_YOUR INSTRUCTIONS_. A single number is wanted: how many lines of the records below contain the word "sample".

_SOURCE RECORDS_.
□ □ □ □
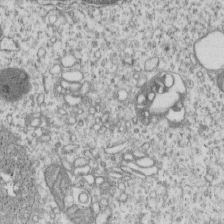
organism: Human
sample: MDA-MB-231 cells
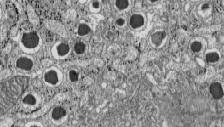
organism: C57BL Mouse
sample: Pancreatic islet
□ □ □ □
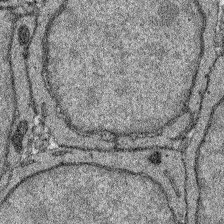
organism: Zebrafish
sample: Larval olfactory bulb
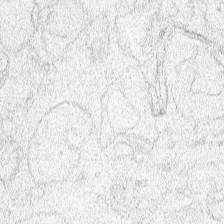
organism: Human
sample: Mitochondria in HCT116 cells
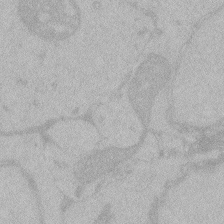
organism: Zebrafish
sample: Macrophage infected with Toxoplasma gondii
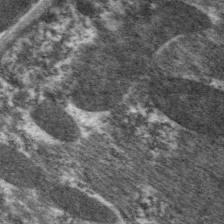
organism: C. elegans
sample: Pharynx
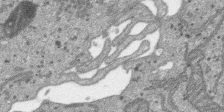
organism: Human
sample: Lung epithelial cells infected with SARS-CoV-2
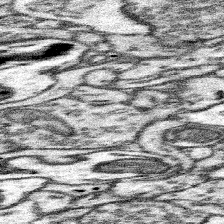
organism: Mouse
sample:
□ □ □ □
_SOLUTION FOR THIS EXERCISE_. 8